Ocorreu um milagre no 4º dia da Mostra de Cinema de Gostoso. Não fui cozido lentamente na tenda. Vitaminaram os aparelhos de ar-condicionado e o lugar ficou só quente, não insuportável como estava no dia anterior. Com isso, pude ver não só o curta potiguar, o decepcionante Castelo da Xelita, de Lara Ovídio, como o longa Carvão, de Carolina Markowicz.
O curta mostra que é preciso repensar essa coisa de colocar telas de computadores em filmes. Raramente fica bom, e num filme inteiro, mesmo que seja curta, acaba ficando um tanto preguiçoso. O longa de Markowicz tem alguns problemas que me pareceram da mesma ordem dos de Paloma, longa de Marcelo Gomes que encerrou a noite. Problemas referentes ao comportamento de certos personagens e às soluções narrativas levadas por isso.
A trama de Carvão é meio bagunçada. É necessário colocar atores argentinos, dá para entender essa contrapartida. Mas logo como um traficante? E ainda um homem que se comporta como um anjo caído à Teorema até que uma reviravolta mal explicada (ou não entendi) muda o equilíbrio de forças? A outra obrigação é a luta política pela bissexualidade como condição natural das pessoas, o que tem sua força, sobretudo no cinema brasileiro, mas por vezes soa falso, como neste filme.
Paloma
A mesma coisa acontece com Paloma. Sabemos o mundo cão em que vivemos, e o preconceito que sofrem travestis e pessoas trans. Mas as mudanças de atitude do parceiro da protagonista são meio forçadas, parecem existir apenas para o efeito da dramaticidade, não como uma evolução natural de medos e preconceitos velados. Os atores, aliás, estão fracos no filme, que é todo das atrizes. No filme de Gomes esses problemas me pareceram menos graves, mas em compensação sua mise en scène é trôpega em alguns momentos, enquanto a de Carvão segue num bom nível até o fim.
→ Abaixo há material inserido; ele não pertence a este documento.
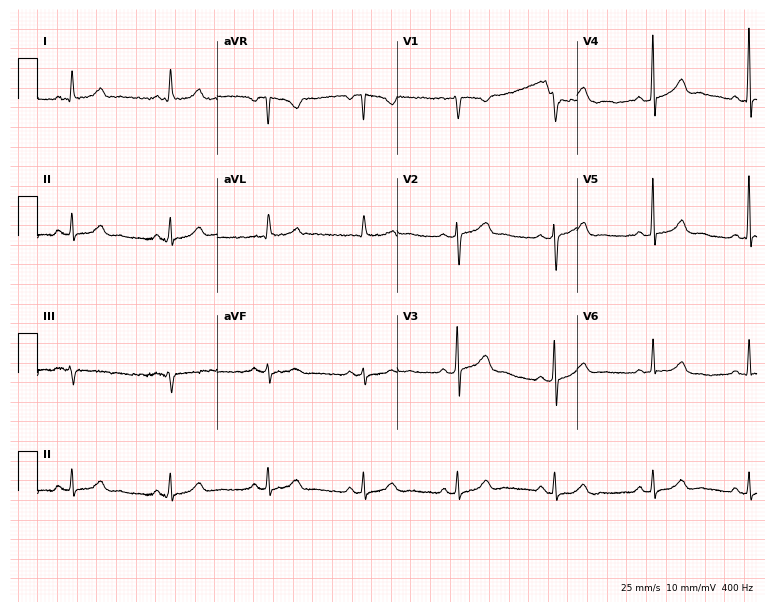
Electrocardiogram (7.3-second recording at 400 Hz), a male, 51 years old. Overall reading on record: normal ECG.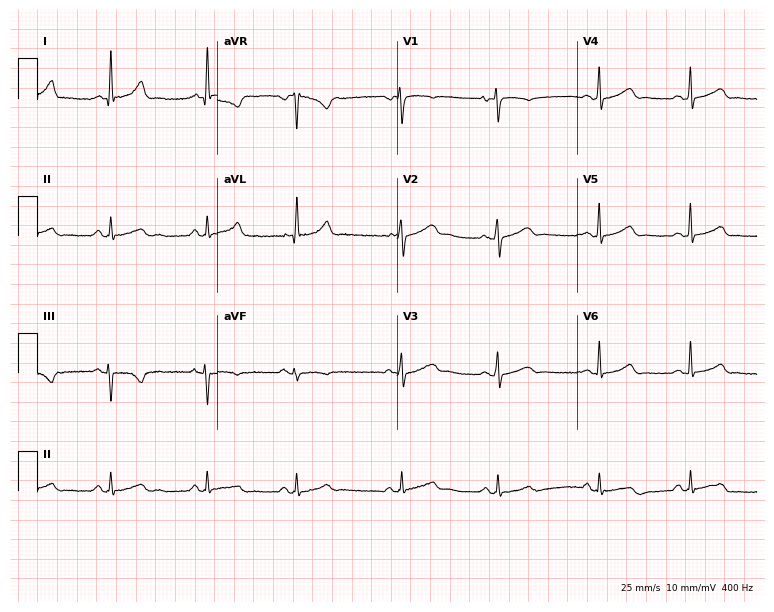
12-lead ECG from a 35-year-old female. Recorded interpretation: within normal limits.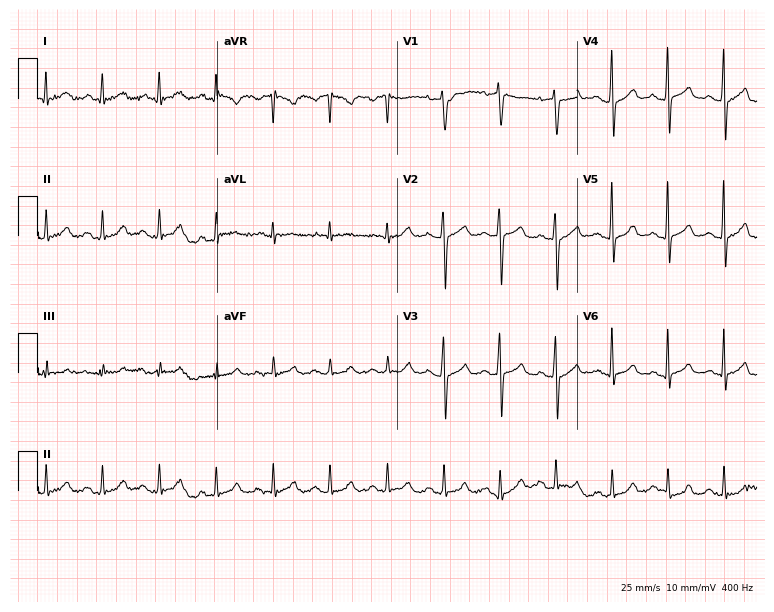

Quando Fassbinder mostrou o mundo cão da diversidade sexual em sua obra-prima Num Ano Com Treze Luas, nada pareceu postiço na evolução dos personagens. Elvira (Volker Spengler) sofre as dores de suas escolhas e sofremos com ela. Existem pessoas à sua volta, não mecanismos de avançar tramas. No filme de Marcelo Gomes, o mundo cão surge à fórceps, como se fosse uma obrigação mostrar que travestis e trans sofrem e morrem por preconceito, como se já não fosse evidente. Por fim, há em Paloma a felicidade, que é mais bem resolvida em termos cinematográficos que o mundo cão: o assassinato de uma personagem tem um tratamento bem fraco nas escolhas de decupagem, enquanto os momentos mais felizes e a esperança do final, apesar da ironia da música que sobe com os créditos, conseguem nos comover porque parecem mais reais, talvez por serem mais bem filmados.
Infantaria
Finalmente, tivemos o melhor curta em competição, o alagoano Infantaria, de Laís Santos Araújo. Filme naturalmente feminista, que evita o panfleto e por isso tem muito mais força e alcance. Muito bem filmado com a exceção de umas duas cenas desculpáveis pela juventude da diretora, este belo curta mostra tanto o perigo dos abortos clandestinos quanto a ameaça do patriarcado, conforme Carla Oliveira me alertou. É do tipo de curta que cresce conforme pensamos nele, mas já no momento é perceptível o talento da diretora em alguns enquadramentos. Uma surpresa feliz para encerrar a competição.
Texto escrito pelo crítico e professor de cinema Sérgio Alpendre, especialmente para o Leitura Fílmica.